Today, those battles for the most part have been won in Atlanta, and Harvard is proof of the transformation. She has served as head of Atlanta's police department for 15 months, the first African-American woman to lead the police department of a major city.
Harvard has handled her share of challenges in her first year on the job with a low-key style of leadership and a dedication that often keeps her in the office 12 hours a day, seven days a week. She is considered a calm, matter-of-fact leader who is pleasant, but tough when needed. Harvard and her force of 2,300 officers and civilians are battling Atlanta's high crime rate and overseeing a mammoth security plan for the 1996 Summer Olympic Games.
Harvard has also had to respond to and investigate incidents that have put the Atlanta Police Department in a negative spotlight. This fall, the department was shaken by a corruption scandal that involved 11 officers accused of demanding money from drug dealers in exchange for protection. And in the last week, the department's image has again been stained by charges of police brutality stemming from a tragic shootout in a motorcycle shop that resulted in one death.
"[Harvard's] immediate challenge is coping with the image of the department," says Robert Friedmann, professor and chairman of the criminal justice department at Georgia State University in Atlanta. "So far she's handled both very well, relatively low key and trying to avoid the emotions around it."
Colleagues describe Harvard as conscientious, competent, and a good communicator. Even potential critics such as the Police Benevolent Association and the Fraternal Order of Police in Atlanta had no public comment on her tenure.
In an office decorated with floral prints, photographs of her daughter in grade school, and police badges, Harvard is talkative and down-to-earth as she reflects on her role as chief.
The Macon, Ga., native wound up in the police force after betting her husband $100 that she could become a police officer though she was not of Amazon proportions. Seeking to prove him wrong, she marched down to the department and signed up. Before she knew it, she was on her way to wearing a blue uniform, eager to pursue policing as a career.
Her first assignment was as a patrol officer walking a high-crime area at night. But, she says, her husband "hasn't had any regrets."
Harvard, who holds a sociology degree and a master's in urban government and administration, rose through the ranks, including a stint as deputy chief. Her biggest surprise about the job as top cop has been the international and national requests for her time. She says her greatest lesson so far "has been that you have to have a really tough skin."
One of Harvard's main initiatives has been to increase community policing, which she views as a way to curb crime, establish close ties with neighborhoods, and involve the public.

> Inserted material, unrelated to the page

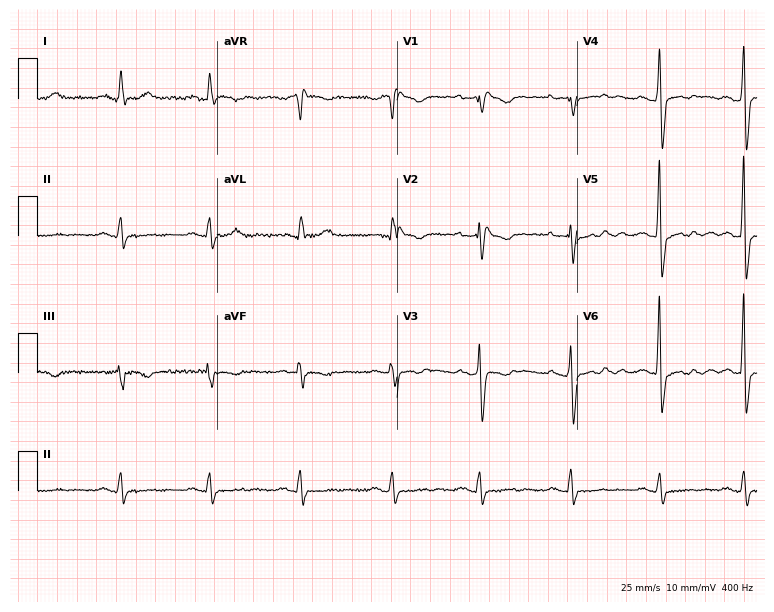
12-lead ECG from a 36-year-old female patient. Screened for six findings — first-degree AV block, right bundle branch block, left bundle branch block, sinus bradycardia, atrial fibrillation, sinus tachycardia — none is recorded. Only these six findings were labelled.

SHE refuses to dwell on crime statistics citing Atlanta as one of the nation's most violent cities. FBI statistics issued in '95 rank Atlanta fourth in violent crime among cities of more than 250,000.
"I feel better in gauging how people feel about their safety based on what they're saying," she says. "That's why often I will just ask people, 'Do you feel unsafe?' ... We could get the numbers down, and it could not change at all ... how safe a person may or may not feel."
Atlanta's crime rate has declined over the past year; however, the numbers are consistent with a declining crime rate in cities across the nation and cannot yet be attributed to Harvard or the police department, experts say.
Harvard views her greatest achievement so far as giving officers a feeling of stability and fairness in the department. "I felt as a new police chief that while I've got to deal with external things - crime is No. 1 - you also have to deal with those internal issues with police morale," Harvard says. "If I didn't do that first, I can just forget trying to have the kind of officer out there that I want."
But reforms may be hard to bring about given the atmosphere of entrenched attitudes, says Louis Graham, chief of Atlanta's Fulton County department. "That's not to say anyone is bothering her, but she has to have a free reign to do it," he says. "She most certainly possesses the ideas."